I have seen lots of posts on "exactly $n$ divisors" and understood the process as well, but I can't seem to find or come up with an algorithm, apart from brute force, for "at least $n$ divisors".
Since supposes we are looking for a number with number of divisors > 10;
11 is the first number that's > 10, but the smallest number that has 11 divisors (including 1 and itself) is 2^10 i.e 1024….
while if we consider 12, [12 is also > 10]… the smallest number that has 12 divisors is 60 , which is way less than 1024.

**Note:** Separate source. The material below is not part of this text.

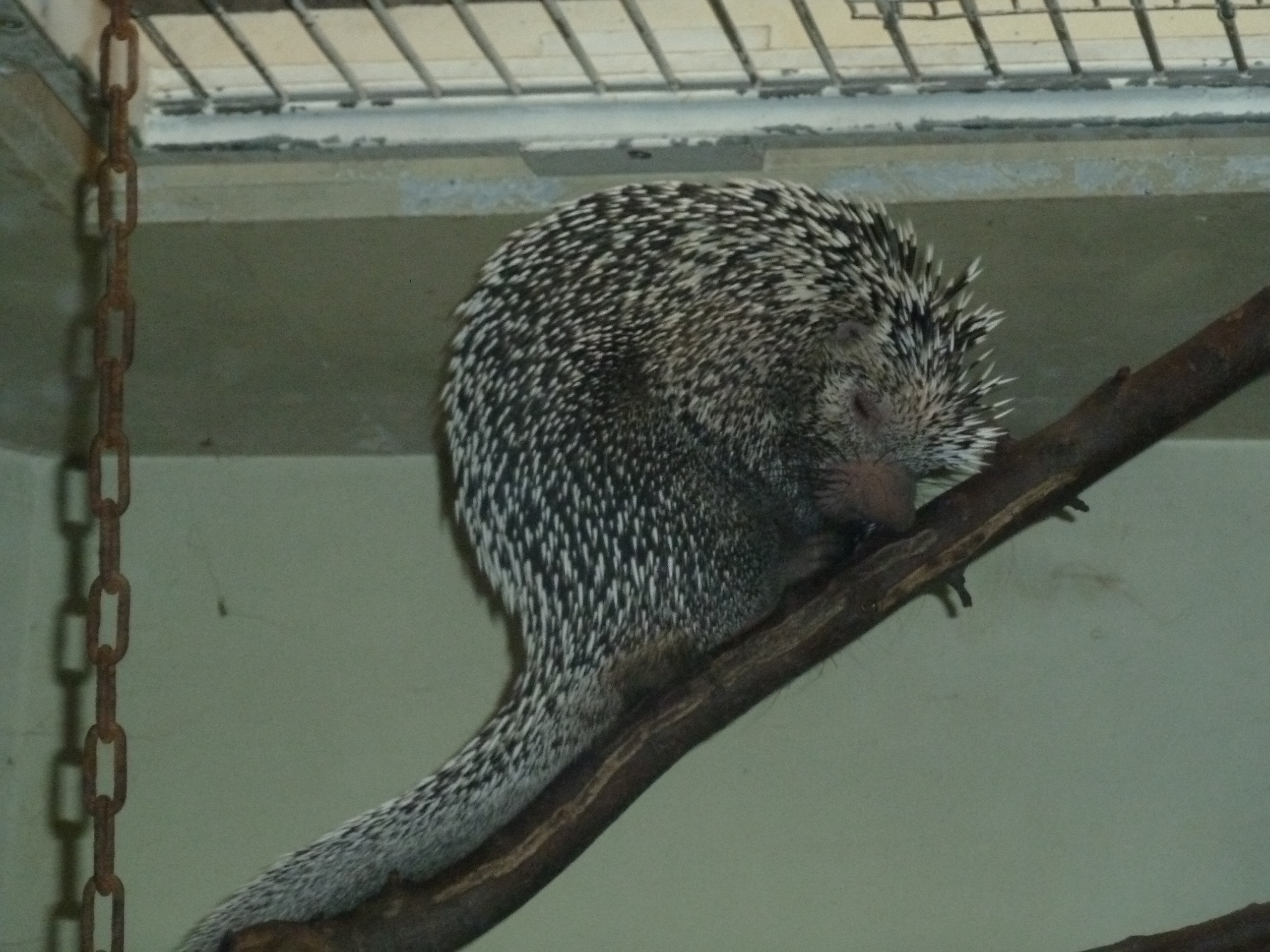 Greifstachler in der Wilhelma Stuttgart

Is there an efficient algo apart from just looping and checking the num of divisors till we find a num whose #divisors > n ?
Best Answer
I am addressing the question of finding the smallest number with AT LEAST $N$ divisors. Trying to get exactly $N$ divisors is a different level of nightmare.
well, i cannot tell how much work you are willing to put into this. Guy Robin came up with a method for finding the highly composite numbers between two consecutitive superior highly composite numbers.

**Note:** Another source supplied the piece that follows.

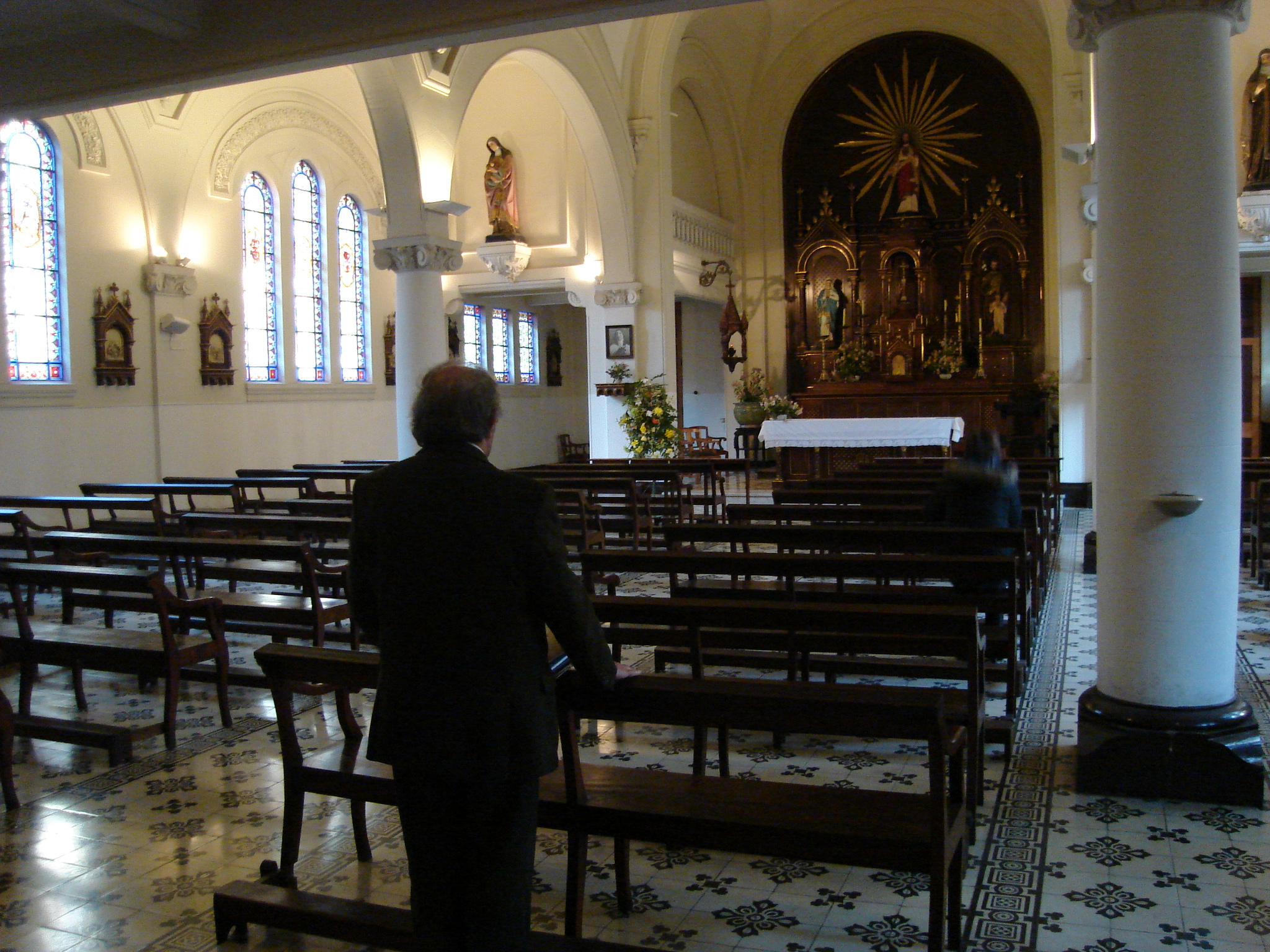 Casa Central de la Universidad Católica de Valparaíso This is a photo of a national monument in Chile: 575

Assuming that is too ambitious, do this: first find the first primorial number $P =2 \cdot 3 \cdot 5 \cdot 7 \cdot 11 \cdots p_k$ that has more divisors than you need. That would mean $2^k$ is larger than you want.
Next, make a fairly complicated multiple loop to produce all the numbers $$ 2^{e_2} 3^{e_3} 5^{e_5} \cdots p_k^{e_{p_k}} \; \leq \; \; P $$ WITH $$ e_2 \geq e_3 \geq e_5 \geq \ldots \geq e_{p_k} \geq 0 $$ then calculate the number of divisors ( depends only on the exponents) and calculate the number itself.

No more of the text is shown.